Segment Start: RECORDS FOR THIS EXERCISE
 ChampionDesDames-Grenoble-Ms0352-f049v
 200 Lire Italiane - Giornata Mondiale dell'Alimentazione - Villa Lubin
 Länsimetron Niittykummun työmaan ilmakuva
Segment End: RECORDS FOR THIS EXERCISE
Segment Start: RECORDS FOR THIS EXERCISE
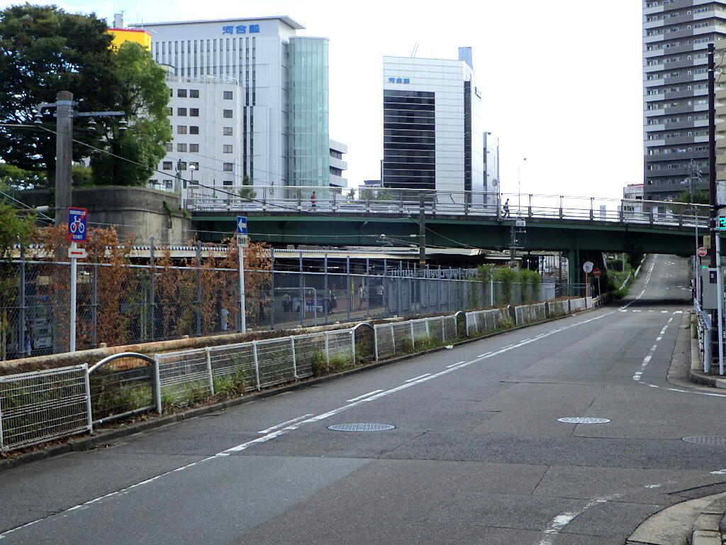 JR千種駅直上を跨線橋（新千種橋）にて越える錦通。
Segment End: RECORDS FOR THIS EXERCISE
• AIM OF THE EXERCISE
From the records above, print only the lines between the one holding "ChampionDesDames-Grenoble-Ms0352-f049v" and the one holding "Länsimetron Niittykummun työmaan ilmakuva", inclusive, exactly as they stand.

• ANSWER BOX
 ChampionDesDames-Grenoble-Ms0352-f049v
 200 Lire Italiane - Giornata Mondiale dell'Alimentazione - Villa Lubin
 Länsimetron Niittykummun työmaan ilmakuva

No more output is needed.